MaartenGr / BERTopic

Leveraging BERT and c-TF-IDF to create easily interpretable topics.
https://maartengr.github.io/BERTopic/
MIT License
6.2k stars 767 forks source link

option to recalculate c_tf_idf_, topic_representations_ and representative_docs_ after merging after merging models #1878

Open jbehnk opened 8 months ago

jbehnk commented 8 months ago

Hello! I have been using the merged models to avoid RAM limitations. After merging my models into a new model, I found that there are no representative documents in model.get_topic_info() and also model.hierarchical_topics(docs) is not working. I solved the problem with the help of:

#  Create a df with the following columns ["Document", "Topic", "ID"]
docs = data["text_caption"].values
topics = data["topic"].values
ids = range(len(docs))
images = None

documents = pd.DataFrame({"Document": docs, "Topic": topics, "ID": ids, "Image": images})
documents_per_topic = documents.groupby(['Topic'], as_index=False).agg({'Document': ' '.join})

merged_model_8.c_tf_idf_, words = merged_model_8._c_tf_idf(documents_per_topic)

merged_model_8.topic_representations_ = merged_model_8._extract_words_per_topic(words, documents, merged_model_8.c_tf_idf_, calculate_aspects=False)
merged_model_8._save_representative_docs(documents)

It would be good to have a function/option that does this automatically.

MaartenGr commented 8 months ago

Thanks for the suggestion! I agree, having something similar would be a nice experience. There are two concerns though, the underlying countvectorizers might be different so recalculating the representative documents might not be the same as they were initially. More specifically, you are now using the default countvectorizer and neither of the original models.

Aside from that, it might be worthwhile to simply have this feature in .get_representative_docs where you can indicate to recalculate them if necessary.

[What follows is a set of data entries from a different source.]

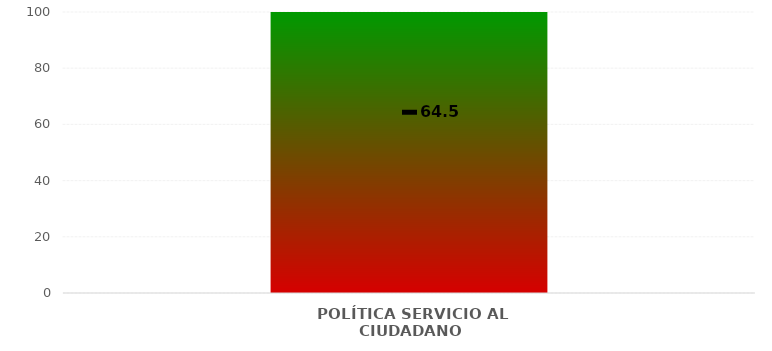
| Category | Niveles |
|---|---|
| POLÍTICA SERVICIO AL CIUDADANO | 100 |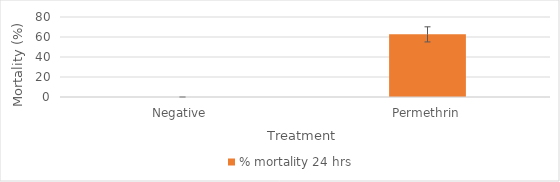
| Category | % mortality 24 hrs |
|---|---|
| Negative  | 0 |
| Permethrin | 62.626 |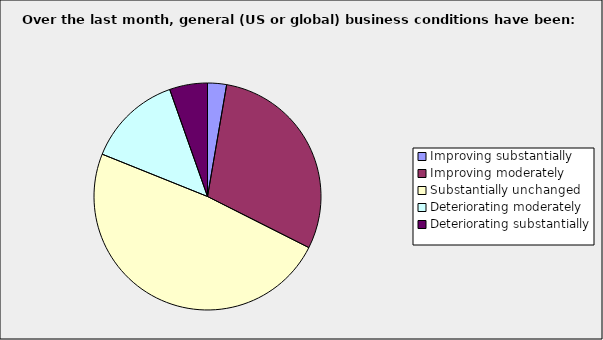
| Category | Series 0 |
|---|---|
| Improving substantially | 0.027 |
| Improving moderately | 0.297 |
| Substantially unchanged | 0.486 |
| Deteriorating moderately | 0.135 |
| Deteriorating substantially | 0.054 |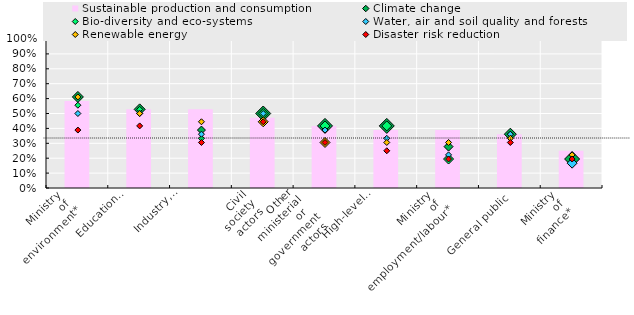
| Category | Sustainable production and consumption |
|---|---|
| Ministry
 of
 environment* | 0.583 |
| Education
sector
actors | 0.528 |
| Industry,
business
and
employers | 0.528 |
| Civil
society
actors | 0.472 |
| Other
ministerial
or 
government
actors | 0.417 |
| High-level
political
leadership | 0.389 |
| Ministry
of
employment/labour* | 0.389 |
| General public | 0.361 |
| Ministry
of
finance* | 0.25 |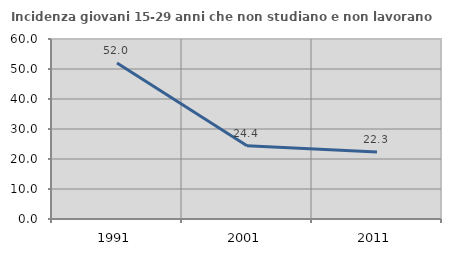
| Category | Incidenza giovani 15-29 anni che non studiano e non lavorano  |
|---|---|
| 1991.0 | 51.972 |
| 2001.0 | 24.39 |
| 2011.0 | 22.335 |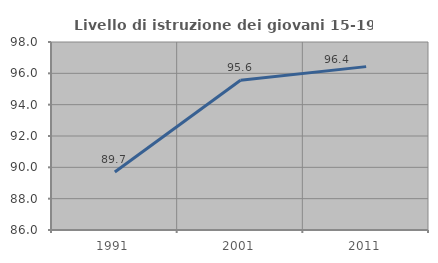
| Category | Livello di istruzione dei giovani 15-19 anni |
|---|---|
| 1991.0 | 89.706 |
| 2001.0 | 95.556 |
| 2011.0 | 96.429 |

alihashaam commented 1 month ago

@MaartenGr @jbehnk

I am going through the same issue, that is because of limitations on computation resources and UMAP from cuml.manifold and HDBSCAN from cuml.cluster models not supporting partial_fit, I have to go with merge_models strategy;

If we know for sure that the same vectoriser model was used while training both models that were merged, so why not do

merged_model_8.update_topics(docs, vectorizer_model=vectorizer_model)

Because that recalculates c_tfidf and topicrepresentations both.

or am I missing something in my understanding of it?

MaartenGr commented 1 month ago

@alihashaam That is indeed an option that should fix the problem assuming you don't mind recalculating both c-TF-IDF as well as the topic representations. I have had users that only wanted to recalculate c-TF-IDF for instance.

alihashaam commented 1 month ago

@MaartenGr Thank you for the helpful feedback! I dont see any harm in updating the topics_representations as in my case, the underlying data sources are same, it is just because of computational limit that I have to go with merge_models strategy. So in this case not updating topic_representation wont be that nice actually, or that's what I think.

I have one more (possibly naive) question: When using update_topicsor recalculating c_tf_idf_, should we pass in all the documents used to train both models being merged, or only the documents used to train the most recent model that is being merged (i.e., the one after which update_topics is called)? For example, in the scenario below:

topic_model_1 = BERTopic(min_topic_size=5).fit(docs[:4000])
topic_model_2 = BERTopic(min_topic_size=5).fit(docs[4000:8000])
topic_model_3 = BERTopic(min_topic_size=5).fit(docs[8000:])

merged_model = BERTopic.merge_models([topic_model_1, topic_model_2], similarity=0.9)
merged_model.update_topics(docs[4000:8000], vectorizer_model=self.vectorizer_model) # or should it be docs[:8000]
....
merged_model_2 = BERTopic.merge_models([merged_model, topic_model_3], similarity=0.9)
merged_model_2.update_topics(docs[8000:], vectorizer_model=self.vectorizer_model) # or should it be docs

The question stems from the fact that if you look at https://github.com/MaartenGr/BERTopic/blob/eba1d3443e81aa6cd1b3ef41048ee612c4df1230/bertopic/_bertopic.py#L1553 in update_topics, c_tf_idf_ is getting calculated without fitting again on new data but only doing transform() eventually.

Thank you

MaartenGr commented 1 month ago

I have one more (possibly naive) question: When using update_topics or recalculating c_tfidf, should we pass in all the documents used to train both models being merged, or only the documents used to train the most recent model that is being merged (i.e., the one after which update_topics is called)?

You should use all documents from both models. The reason for this is that almost all information from both models are kept, this includes the predictions of each document from both models.